The case is more complicated, however, with his one novel
Salammbô
(http://en.wikipedia.org/wiki/Salammb%C3%B4). Because here
(picture: flaubert.univ-rouen.fr) Flaubert aims at the highest possible
degree of historical accuracy when writing a historical novel,
but at the same time this obsession for the historically accurate detail
serves him also as some kind of excuse to create a vision of wild exoticism
and violence, serving his needs and also the needs of 19th century French culture.
In other words: the detail, here, seems also to legitimize a rather ambiguous vision
of the other in every possible way, meant to arouse mainly fear and pleasure,
needs that also leave an imprint on the very representation of history in shape of a
historical novel, an imprint as does leave the will for historical accuracy.

Let us conclude that both sides, for the historian, bear risks: on the one hand to find oneself immersed in insignificant details, and on the other hand to loose touch with actual human experience in its full and often contradicting complexity. And despite some controversy one might take note that a good historian needs to be informed on a level of detail as much as possible, but also needs some analytical skills to provide at least a framework that has the one detail be a significant clue, while the other might be sorted out as just one more redundant information. Little surprising: Siegfried Kracauer, the one writer who did think extensively about the two basic approaches in the 1960s, opted for a middle course (the Burckhardtian ideal, maybe), but keen to sharpen the Microstory of Art Online Journal’s intellectual profile, we should not opt for a middle way right now. What we have developed here is a brand that aims to adapt the tradition of Microhistory to the benefit of critical and essayistic writing on art and connoisseurship, and we should stay aware of the virtues that are to be associated with Microhistory, including the at times subversive bringing in of details that are apt to challenge master narratives. And we might try this out right now, with shading some light on a certain master narrative in art history that has yet appear the Italian connoisseur Giovanni Morelli as a major figure (also of Microhistory), nevertheless this master narrative that has Morelli appear as one positivistic connoisseur who did care for nothing else except for isolated formal details, for isolated details being nothing else that clues to back up or to challenge the attribution of a picture, this very master narrative is nothing but a cliché. Which is why we should like to challenge it now with some cheeky spoken asides.

*


(Picture: museodelprado.es)

Art connoisseur Giovanni Morelli who attentively did witness the history of photography in the 19th century had also a more hidden passion, namely the theatre, and until he was forty, which is: more than half of his life, he actually did cherish the one dream of becoming a playwright himself.

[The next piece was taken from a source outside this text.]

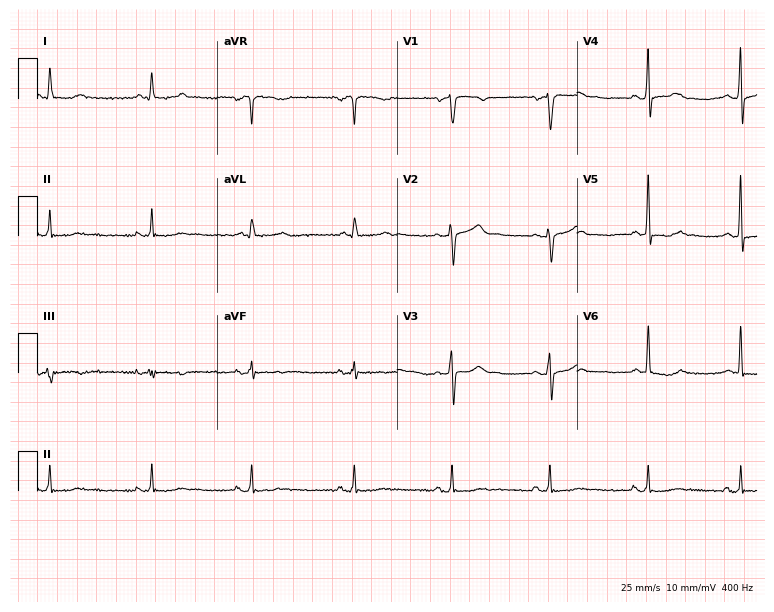
Standard 12-lead ECG recorded from a 70-year-old male patient. Read as a normal ECG.
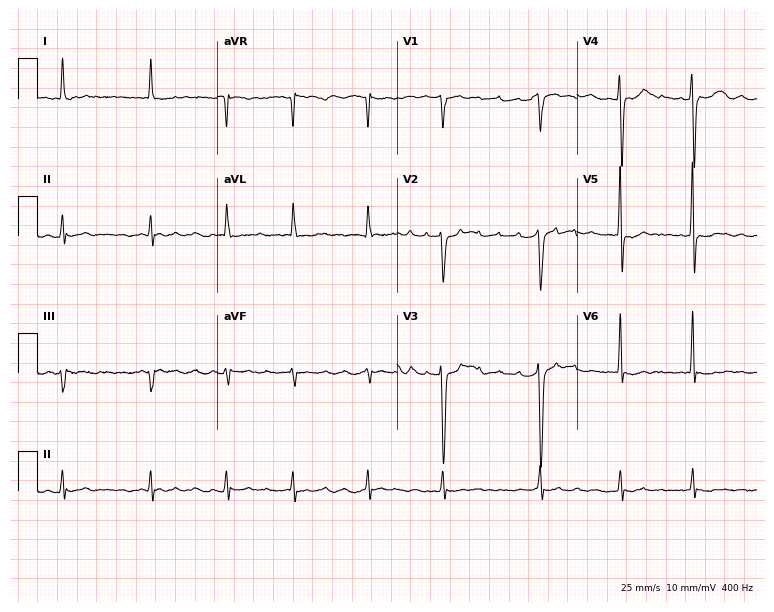
ECG — a female, 71 years old. Findings include atrial fibrillation.

Since Morelli died in 1891 he did not witness the birth of film, but what follows here could also be named another reflection on the close-up (all details from Titian’s works: Google Art Project/Wikipedia).
Morelli, when visiting the Prado, had been thrilled by Titian’s portraits of Charles V on horseback, and of Philip II in armour. He could not really decide which one he preferred, and if he seemed to be more impressed by the portrait of Charles V at first, in his very last years he showed inclined to prefer the portrait of Philip II. And here we see Morelli pointing at a ruler’s hands.
However: I we would now expect Morelli to speak about the hand as being a formal identifier for the painter’s hand, one would be utterly mistaken. This is about a ruler’s character and biography that Morelli sees here, a ruler’s full biography revealed by detail, revealed by a ruler’s hands.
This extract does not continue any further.